1.  **Import Libraries:** We import `numpy` for numerical operations, `matplotlib.pyplot` for plotting, and modules from `sklearn` for splitting data, creating the logistic regression model, and evaluating it.
2.  **Generate Data:** We create simple synthetic data where the target variable `y` is roughly determined by whether the feature `X` is greater than 5. We add some noise to make it a bit more realistic.
3.  **Split Data:** We split the data into training and testing sets to evaluate how well our model generalizes to unseen data.
4.  **Create and Train Model:** We initialize a `LogisticRegression` model and train it using the `fit()` method on the training data.

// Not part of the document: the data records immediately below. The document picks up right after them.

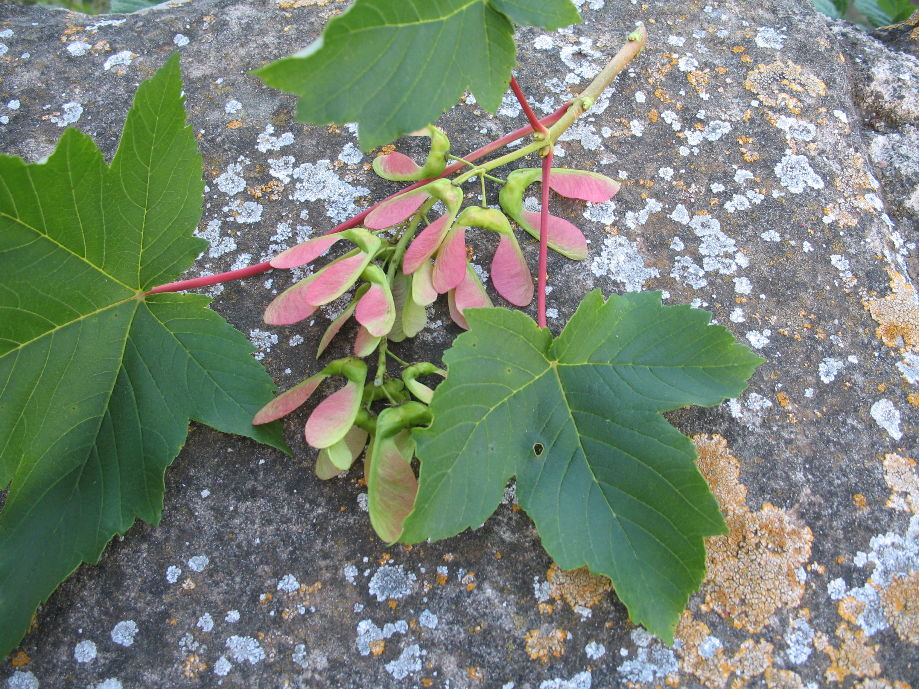 Acer pseudoplatanus samaras (fruits) and leaves. Location: La Garrotxa, Catalonia, Spain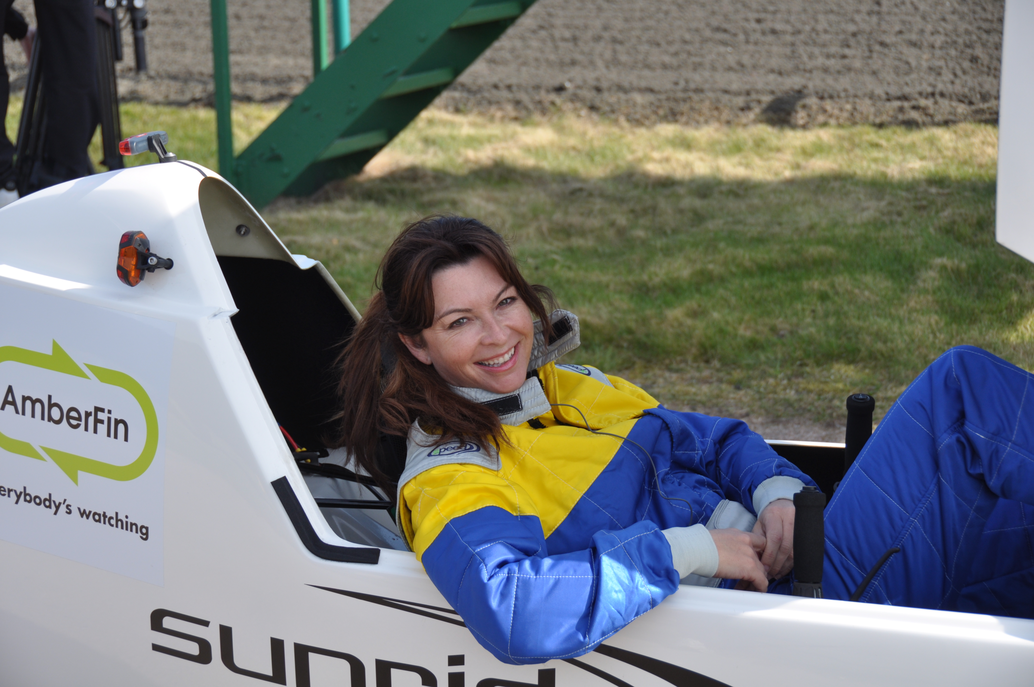 Suzi Perry in Sunrider vehicle, Gadget Show, 2011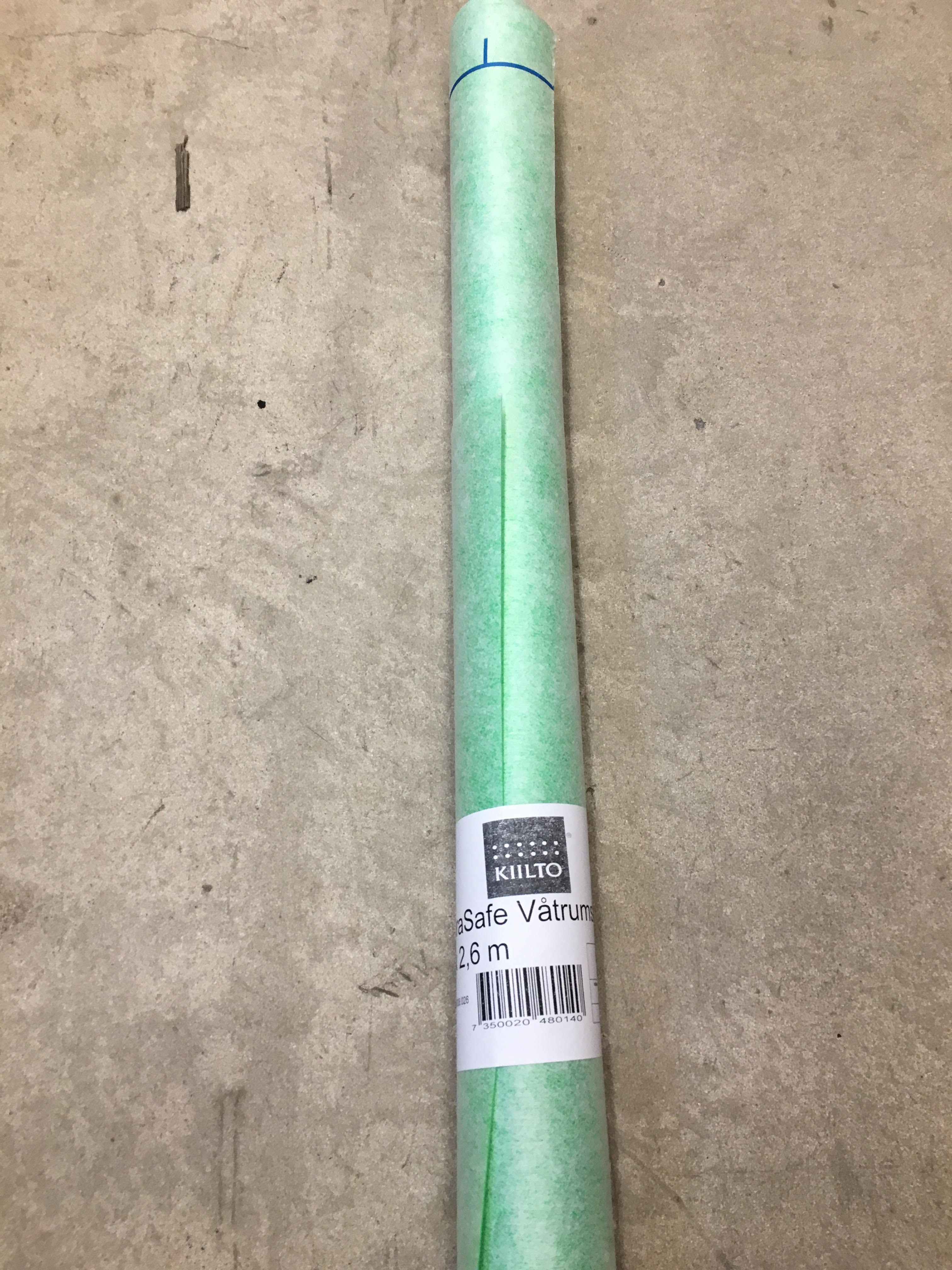 våtrumsfolie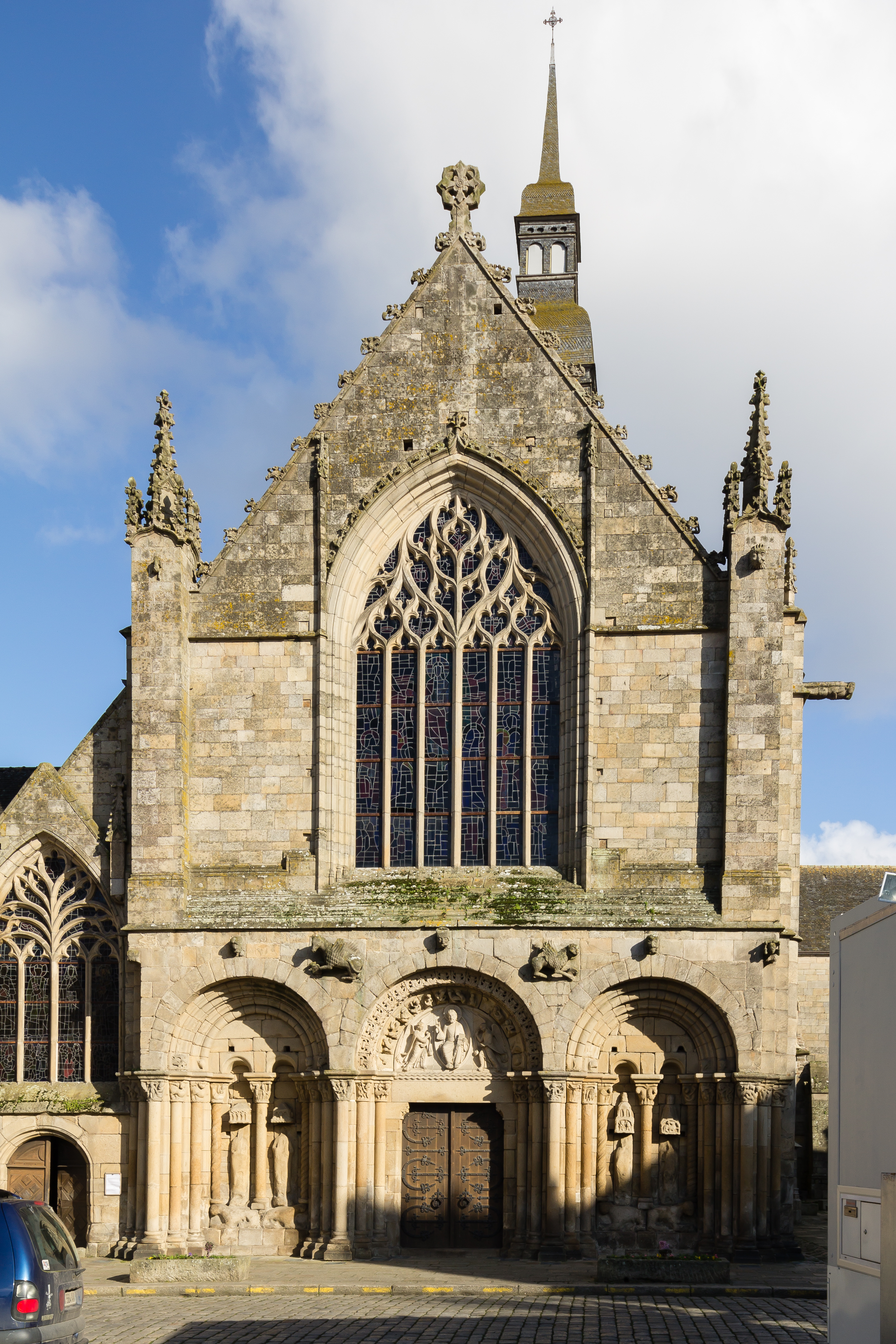 Façade de la basilique Saint-Sauveur de Dinan (France)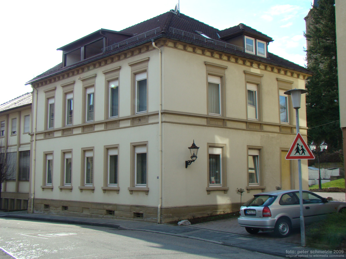 Historisches Gebäude Ludwig-Zorn-Str. 6 in Eppingen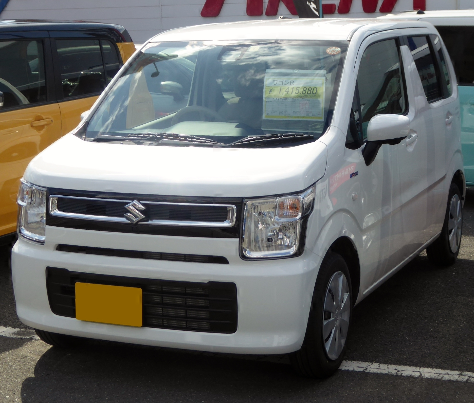 DAA-MH55S型スズキ・ワゴンR HYBRID FXをフロントから撮影。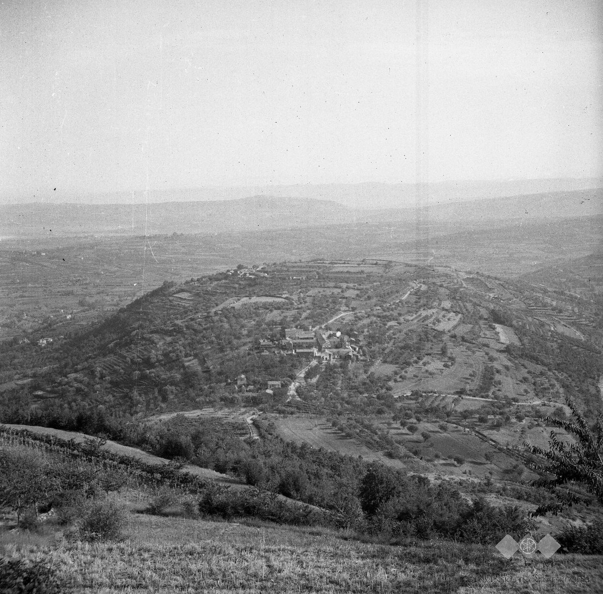 Pogled na Veliki in Mali Čentur (s poti na Pomjan).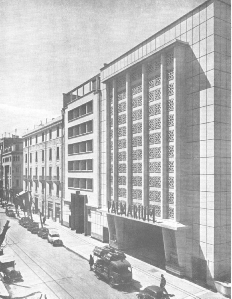 Le Casino Municipal "Le Palmarium" et la Galerie des Arts, Avenue de Carthage, Tunis, Tunisie

5.  **Make Predictions:** We use the trained model to predict the class labels for the test set using the `predict()` method.
6.  **Evaluate Model:** We calculate the accuracy of the model by comparing the predicted labels (`y_pred`) to the actual labels (`y_test`).
7.  **Visualize Decision Boundary:** We generate a range of feature values (`x_values`) and use `predict_proba()` to get the predicted probabilities for each value. We then plot these probabilities and the decision boundary at 0.5 to visualize how the model makes classifications based on the feature value.

This tutorial provides a basic understanding of logistic regression and how to implement it using scikit-learn. You can extend this to more complex datasets and explore other evaluation metrics and techniques like regularization.